Having a team composed of people who have a track record of all taking the same approach to getting the job done can be a less successful strategy than having a team composed of more diverse individuals. Basically, diversity trumps ability; and research exists to show this. As I mentioned the last time I wrote about this:
I know from my own experience that the most exhillarating (as well as at times, the most frustrating) team I ever worked with was one that, by design, was set up to be as diverse as possible.
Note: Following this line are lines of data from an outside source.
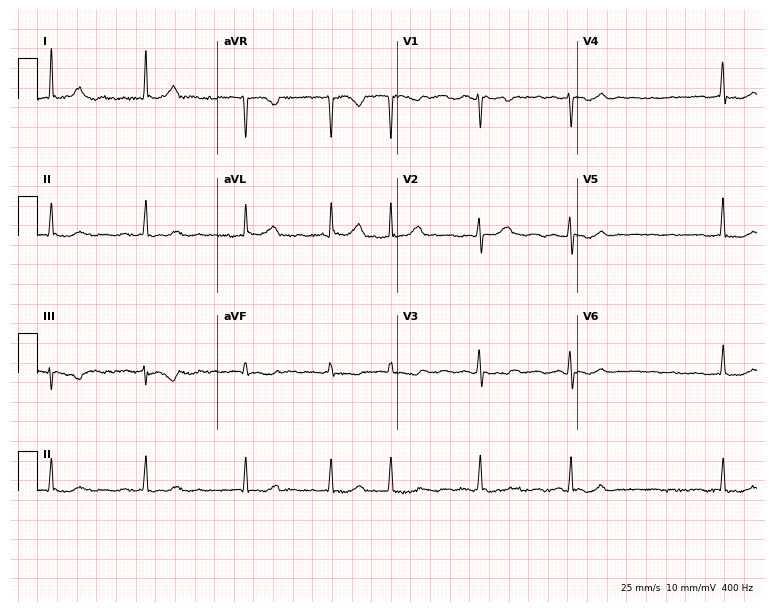
Standard 12-lead ECG recorded from a woman, 66 years old (7.3-second recording at 400 Hz). The tracing shows atrial fibrillation (AF).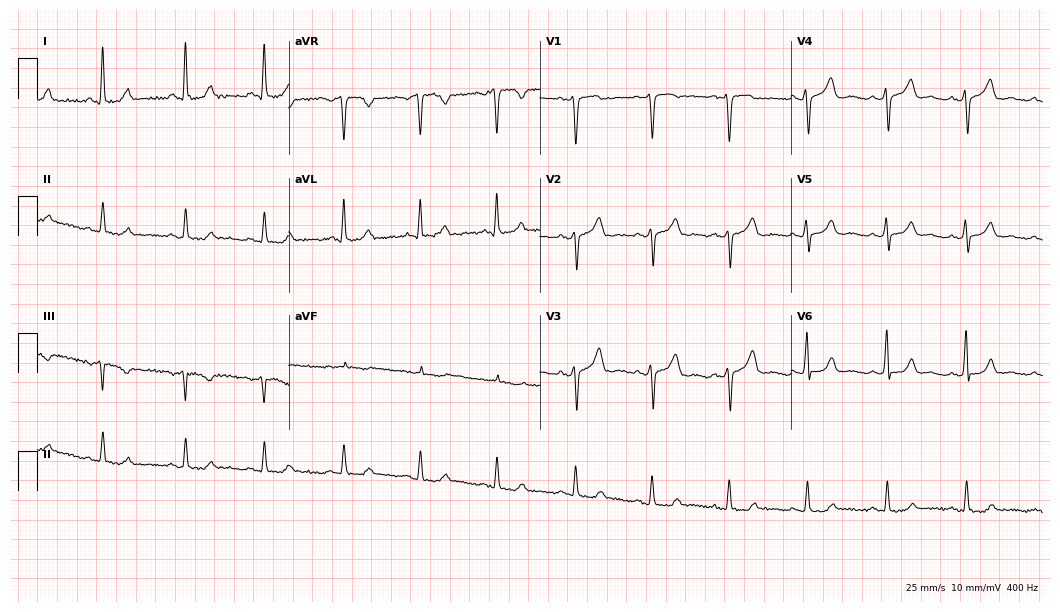
Standard 12-lead ECG recorded from a female patient, 37 years old (10.2-second recording at 400 Hz). Read as a normal ECG.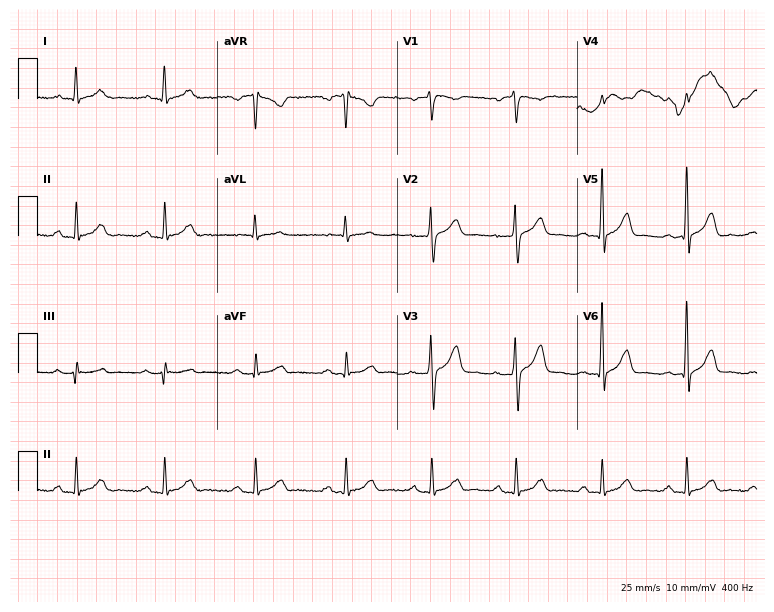
Electrocardiogram, a 45-year-old male patient. Interpretation includes first-degree AV block.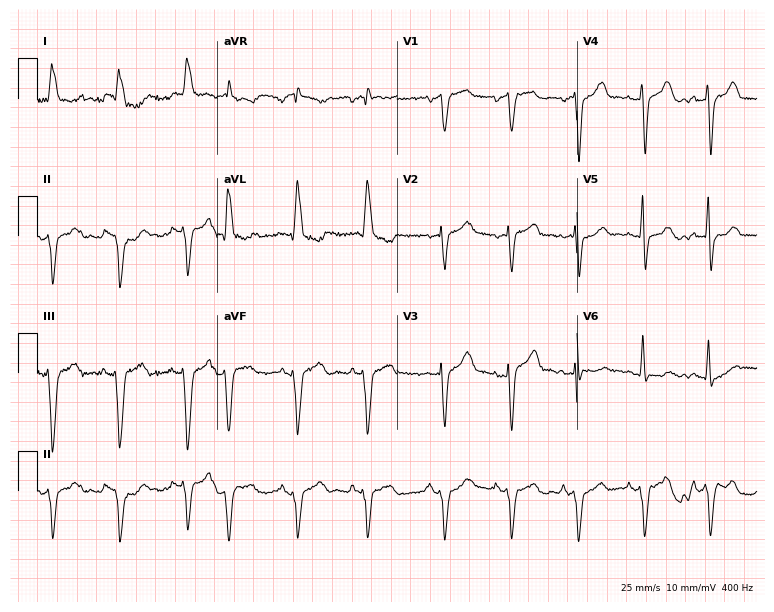
Electrocardiogram (7.3-second recording at 400 Hz), an 82-year-old male patient. Of the six screened findings (first-degree AV block, right bundle branch block, left bundle branch block, sinus bradycardia, atrial fibrillation, sinus tachycardia), none is recorded. Findings outside these six are not listed.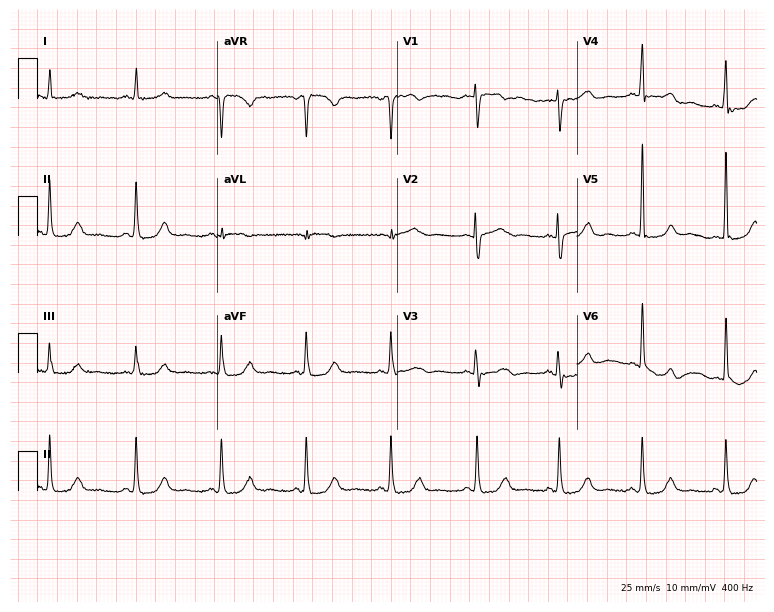
Electrocardiogram (7.3-second recording at 400 Hz), a female patient, 63 years old. Of the six screened findings (first-degree AV block, right bundle branch block, left bundle branch block, sinus bradycardia, atrial fibrillation, sinus tachycardia), none is recorded. Only these six findings were labelled.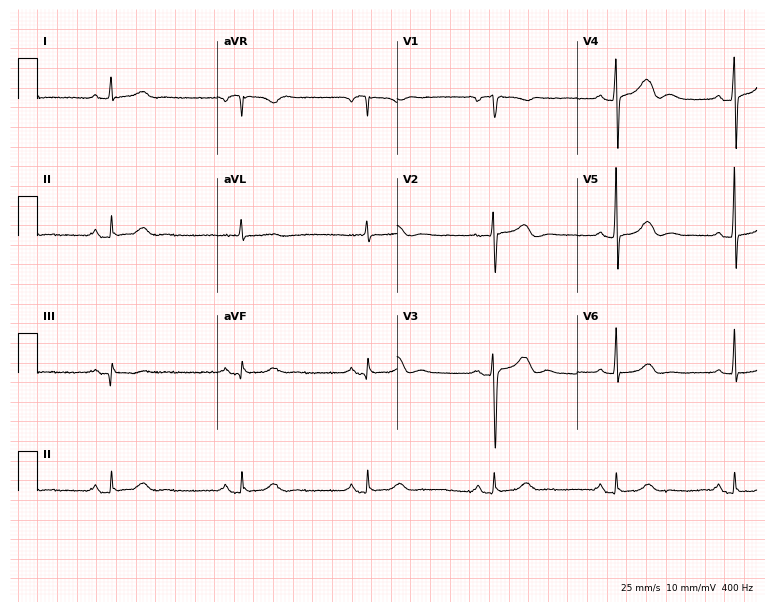
Resting 12-lead electrocardiogram (7.3-second recording at 400 Hz). Patient: a female, 56 years old. The tracing shows sinus bradycardia (a sinus rate of 50 beats per minute or less).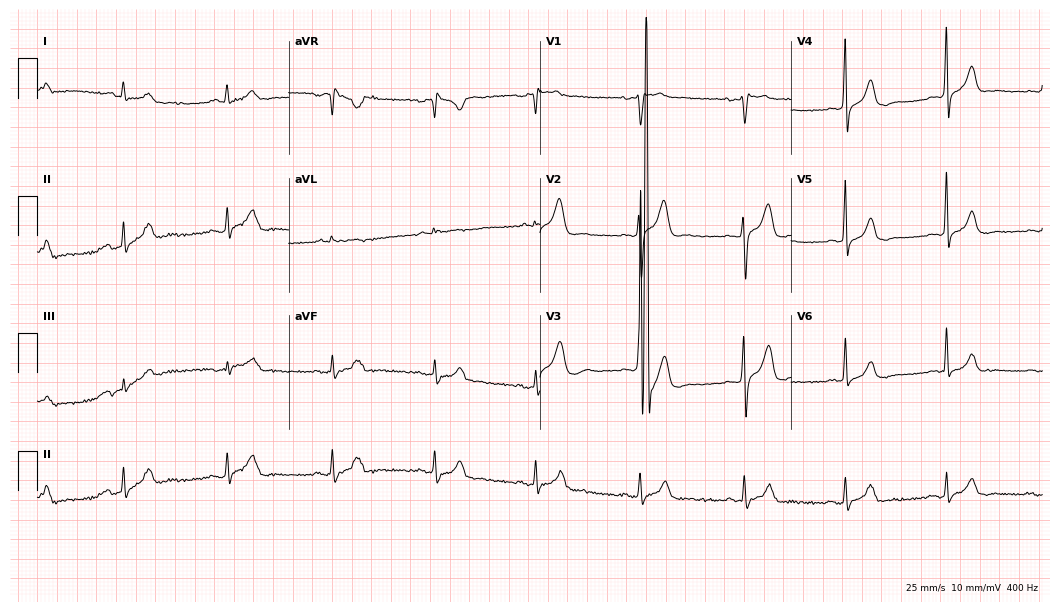
Electrocardiogram, a 46-year-old male patient. Of the six screened findings (first-degree AV block, right bundle branch block, left bundle branch block, sinus bradycardia, atrial fibrillation, sinus tachycardia), none is recorded.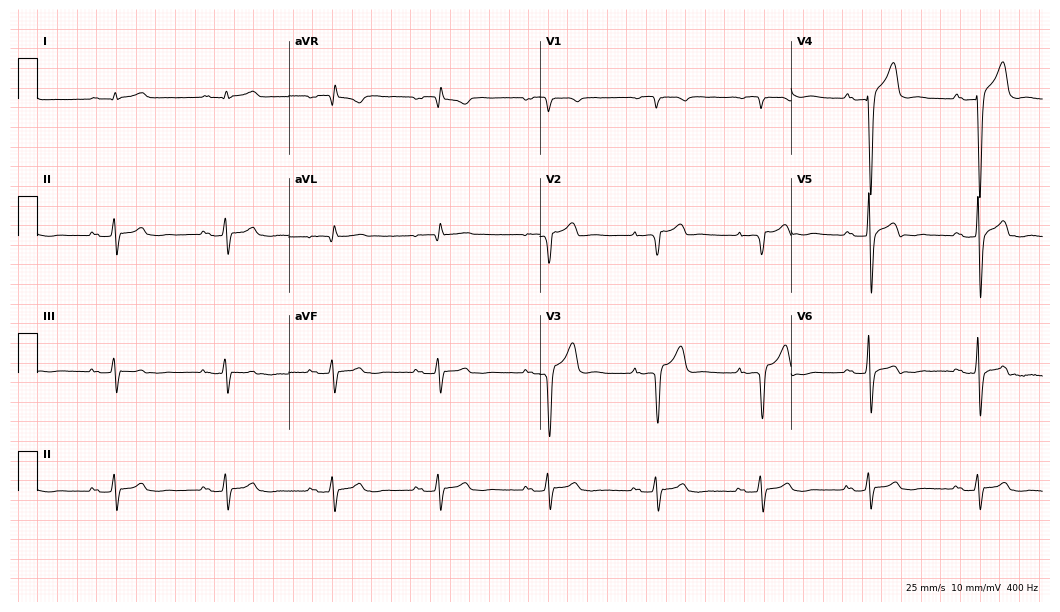
12-lead ECG from a 60-year-old man. Shows first-degree AV block.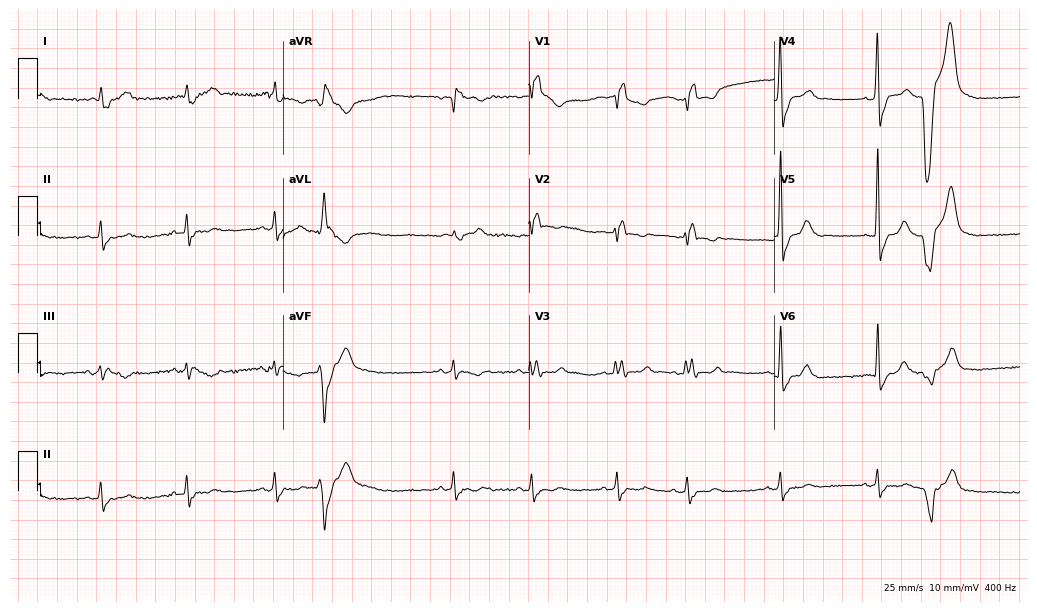
12-lead ECG from a man, 65 years old. Shows right bundle branch block, atrial fibrillation.

When we learned how to manage our diversity, we were extremely productive, and came up with great results.
As Ball says:
Encouraging diversity is not then about being liberal or tolerant (although it tends to require both) but about being rational. 
Or as we put it to our employers: you shouldn’t support diversity in the workplace because it’s about being liberal or tolerant, but because it makes good business sense…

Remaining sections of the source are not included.